Each recipe has own list of required components:

Component	SBBR	ESBBR	EBBR	LBBR
PSCI/SMCCC	yes	yes	yes	yes
Secondary Core Boot	yes	yes	no	no
UEFI	yes	yes	yes	no
ACPI	yes	yes	optional (*)	yes
DeviceTree	forbidden	forbidden	optional (*)	no
SMBIOS	yes	yes	no	yes

*) EBBR system must provide ACPI or DeviceTree — both at same time are not allowed.

SBBR changes

SBBR 6.0 specification required SBSA hardware:

This document defines the Boot and Runtime Services expected by an enterprise platform Operating System or hypervisor, for an SBSA-compliant Arm AArch64 server which follows the UEFI and ACPI specifications.

In BBR 1.0 spec this requirement got wiped out:

Systems using SBBR recipe must meet the requirements that are specified in section 5 (PSCI/SMCCC), section 6 (Secondary Core Boot), section 7 (UEFI), section 8 (ACPI), and section 9 (SMBIOS).

SBBR-compliant systems must not present a DeviceTree binary to the operating system.

Now any device can be made ‘SBBR compliant’. SBSA requirement got moved to SystemReady specification but this is material for other post.

Secure and Trusted Boot

SBBR v1.2 spec (DEN0044E document) had “Secure and Trusted Boot” subsection in UEFI section. It was removed from BBR 1.0 version.

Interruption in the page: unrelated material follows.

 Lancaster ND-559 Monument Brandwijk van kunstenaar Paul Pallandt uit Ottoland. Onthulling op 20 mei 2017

The reason is simple — it has own specification now: “Base Boot Security Requirements (BBSR)” (DEN0107 document) with more details in it. There will be separate test suite and certificate program for it.

Conclusion

BSA/BBR feel a bit like cleaning process. Non-server hardware was not defined before so now BSA kind of does that. Several extensions from v8.5 are required to cover all those mitigation issues. Too bad that CBSA was not released at same time as BSA…

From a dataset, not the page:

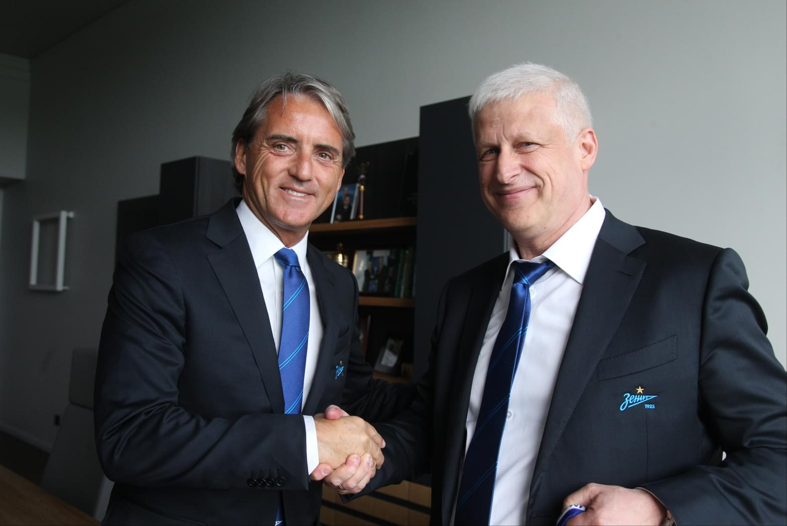 13.06.2017. Россия, Санкт-Петербург. Встреча в Клубе Председателя правления ФК «Зенит» Сергея Александровича Фурсенко и главного тренера «Зенита» Роберто Манчини.

Embedded devices did not got updated specification yet. EBBR 1.0.1 is from August 2020 and does not even mention BBR. I would see it as part of BBR specification but was told that it is handled by other team so have to stay separate.

Servers are like they were before — SBSA + SBBR cover like before. Unless you want Secure Boot as this is no longer defined. And for some server-like machines there is ESBBR allowing to make some exceptions (once they got defined).

Several datacenter servers got own part with LBBR. Normal users would not even play with them so nothing to worry for them.